Other question: Is this discussion relevant? There is one case in which it doesn’t seem to be: Case C, where you have inductive evidence that you ought to one-box.

Could we have similar evidence for two boxing?

Formulation D1 of Newcomb’s Dilemma is as C, but knowing that everyone who one-boxes get 1000000\$ and everyone who two-boxes gets 1001000\$.

Formulation D2 of Newcomb’s Dilemma is as C, but knowing that one-boxers get nothing, and two-boxers get 1000\$

Formulation D3 of Newcomb’s Dilemma is as C, but knowing that one-boxers get nothing, and two-boxers get 1001000\$

The problem with D3 is that Alpha would be predicting in an opposite way  to the one it’s meant to. That is, if you are going to one-box, it gives you nothing, and if you are going to two-box, it will give you everything, so here there is not even an ex-ante dilemma: two-boxing always wins.
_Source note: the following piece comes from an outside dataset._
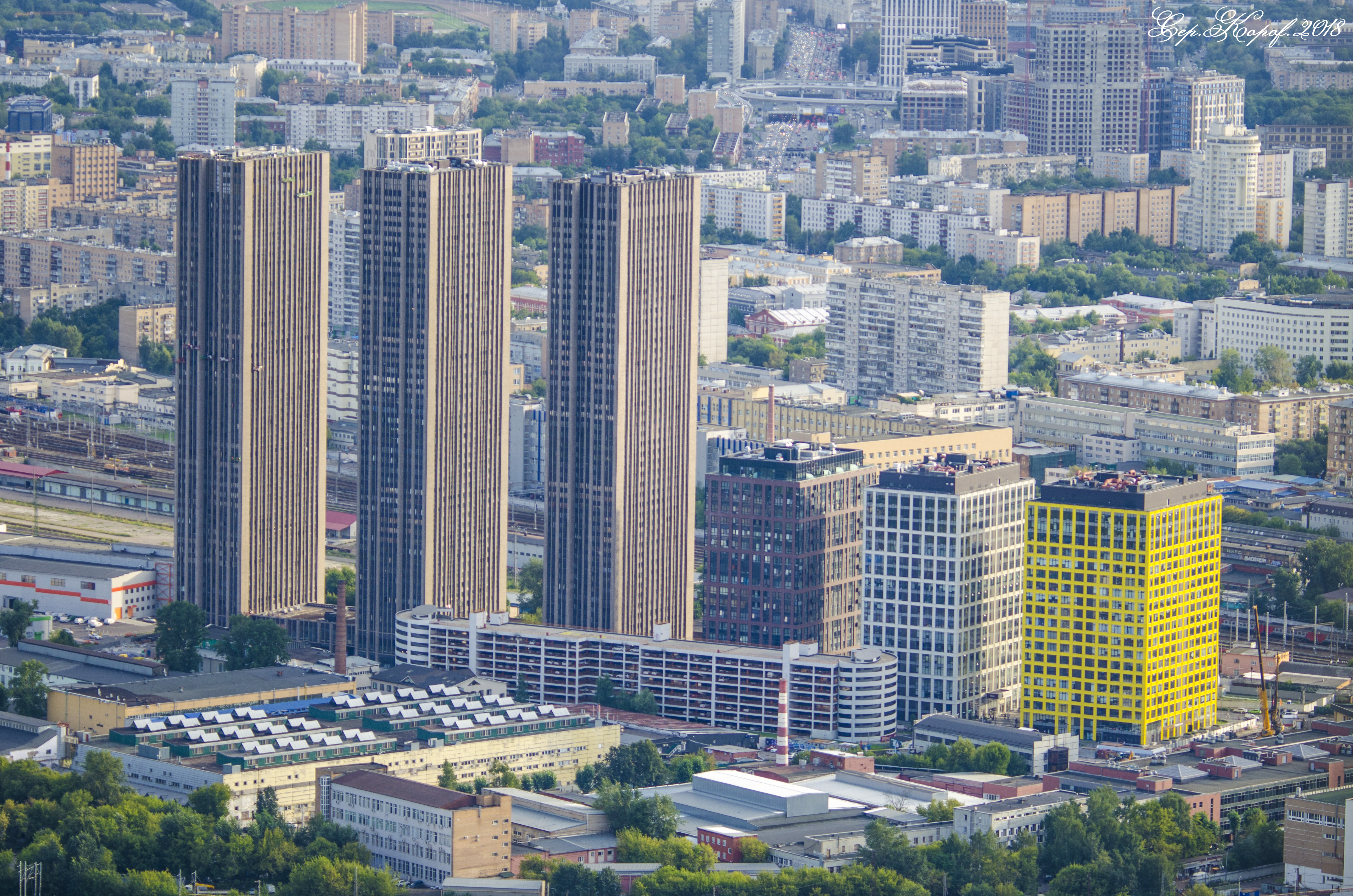 7небо : 7th heaven : Остались вопросы, ответы здесь

In D2, the Predictor always gets wrong your intention to one-box (thinks that you will two-box, therefore doesn’t put money), but correctly predicts when you are going to two-box (and leaves the money empty). So here the predictor is following the algorithm of always leaving the box empty. As if were not predicting. So this is not a plausible case.

In D1, the predictor behaves again as if it were not predicting: it just leaves the money always in the box.

In cases D, apparently, the predictor wouldn’t fit its description. It wouldn’t be predicting, so there is no evidence that could serve for two-boxing, as there is for the one-boxing case. So you should one-box.

We could then have cases E with mixed cases. There we could infer probabilistically what to do.

But is it completely true that there can be no pure (the predictor always acts the same) cases in which the predictor works as expected, and that serve as evidence for two-boxing?

From cases D, the one that would get close is the first one, in which one-boxing is great, but two-boxing is even better. The predictor would be predicting that you will always one-box, and at least when you do one-box, it gets those cases right. But it always fails when you two-box.

I probably need to read more about this, but if I were presented with this right now,  and I knew the predictor works I would go with one-boxing, just because it seems hard to conceive a world in which you could have evidence that both the predictor works as advertised, and that two-boxing works. Or perhaps, the problem itself is incoherent.

In case A, though, I would definitely two-box.